Requires-Dist: Pillow; extra == "pytorch"
Requires-Dist: torch>=2.0; extra == "pytorch"
Requires-Dist: torchvision>=0.15; extra == "pytorch"
Requires-Dist: torchmetrics>=1.0; extra == "pytorch"
Requires-Dist: timm>=0.9; extra == "pytorch"
Provides-Extra: sklearn
Requires-Dist: numpy; extra == "sklearn"
Requires-Dist: scikit-learn>=1.2; extra == "sklearn"
Provides-Extra: huggingface
Requires-Dist: transformers>=4.30; extra == "huggingface"
Requires-Dist: peft>=0.5; extra == "huggingface"
Provides-Extra: boosting
Requires-Dist: catboost>=1.2; extra == "boosting"
Requires-Dist: lightgbm>=4.0; extra == "boosting"
Requires-Dist: xgboost>=1.7; extra == "boosting"
Provides-Extra: survival
Requires-Dist: lifelines>=0.27; extra == "survival"
Requires-Dist: scikit-survival>=0.22; extra == "survival"
Provides-Extra: all
Requires-Dist: tracebloc[boosting,huggingface,pytorch,sklearn,survival,tensorflow]; extra == "all"
Provides-Extra: dev
Requires-Dist: pytest>=7.0; extra == "dev"
Requires-Dist: pytest-cov>=4.0; extra == "dev"
Requires-Dist: mypy>=1.5; extra == "dev"
Requires-Dist: ruff>=0.1; extra == "dev"
Dynamic: license-file

# tracebloc

**Build AI with anyone. On data that can't move.**

tracebloc is a collaborative AI workspace you deploy on your own infrastructure.

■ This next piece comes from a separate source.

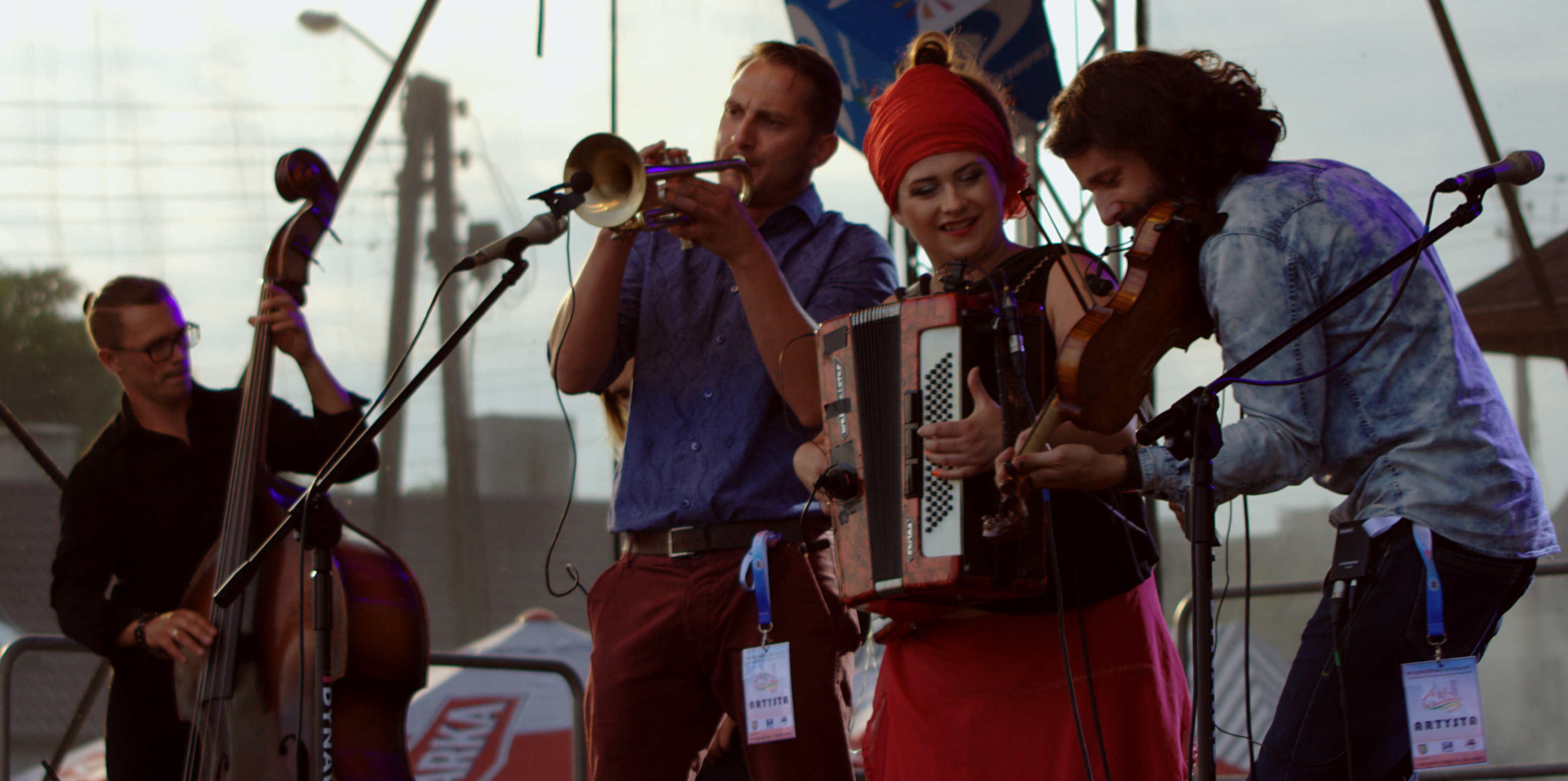 Dikanda podczas występu na Dniach Dobrodzienia

Invite researchers, partners, vendors, or your own teams to train, fine-tune, and benchmark models on your private data — without the data ever leaving your environment.

## Install

Pick the extra for your ML framework — the default install contains the
core SDK only (~140 MB, ~30 sec) instead of every framework (~8 GB).

```bash
pip install "tracebloc[pytorch]"      # most users
pip install "tracebloc[tensorflow]"   # TensorFlow
pip install "tracebloc[sklearn]"      # scikit-learn only
pip install "tracebloc[boosting]"     # XGBoost / CatBoost / LightGBM
pip install "tracebloc[survival]"     # lifelines / scikit-survival
pip install "tracebloc[all]"          # everything
```

Upgrading from `tracebloc_package`? See [MIGRATION.md](MIGRATION.md).

## Quick Start

```python
from tracebloc import User

# 1. Log in to your workspace
user = User()
user.login()

# 2. Upload your model to a use case
user.upload_model(model_name="my_model")

# 3. Link your model to the dataset — returns a training-plan facade
training_plan = user.link_model_dataset(dataset_id="<your-dataset-id>")

# 4. Start training
training_plan.start()
```

For a full walkthrough, open the [Quickstart Notebook on Google Colab](https://colab.research.google.com/github/tracebloc/start-training/blob/main/notebooks/traceblocTrainingGuide.ipynb).

## Supported Frameworks


| Framework           | Use Cases                                                                                                                                       |
| ------------------- | ----------------------------------------------------------------------------------------------------------------------------------------------- |
| **PyTorch**         | Image classification, object detection, semantic segmentation, tabular, text classification, time series, keypoint detection, survival analysis |
| **TensorFlow**      | Image classification, tabular classification                                                                                                    |
| **scikit-learn**    | Tabular classification, tabular regression                                                                                                      |
| **XGBoost**         | Tabular classification, tabular regression                                                                                                      |
| **CatBoost**        | Tabular classification, tabular regression                                                                                                      |
| **LightGBM**        | Tabular classification, tabular regression                                                                                                      |
| **lifelines**       | Survival analysis (time-to-event)                                                                                                               |
| **scikit-survival** | Survival analysis (time-to-event)                                                                                                               |


## How It Works

1. **Deploy** a tracebloc workspace on any machine or Kubernetes cluster
2. **Define** a use case — select datasets, set evaluation metrics
3. **Invite** anyone — researchers, partners, your own teams across locations
4. **Build** — contributors train models inside your environment using this SDK
5. **Compare** — every submission benchmarked under identical conditions on one leaderboard

## Local development setup

To work on the `tracebloc` SDK and test changes with the **"start-training"** Jupyter Notebook (also running locally), clone the [start-training repository](https://github.com/tracebloc/start-training) and set up a virtual environment using a Python version compatible with TensorFlow (ideally 3.11 or 3.12).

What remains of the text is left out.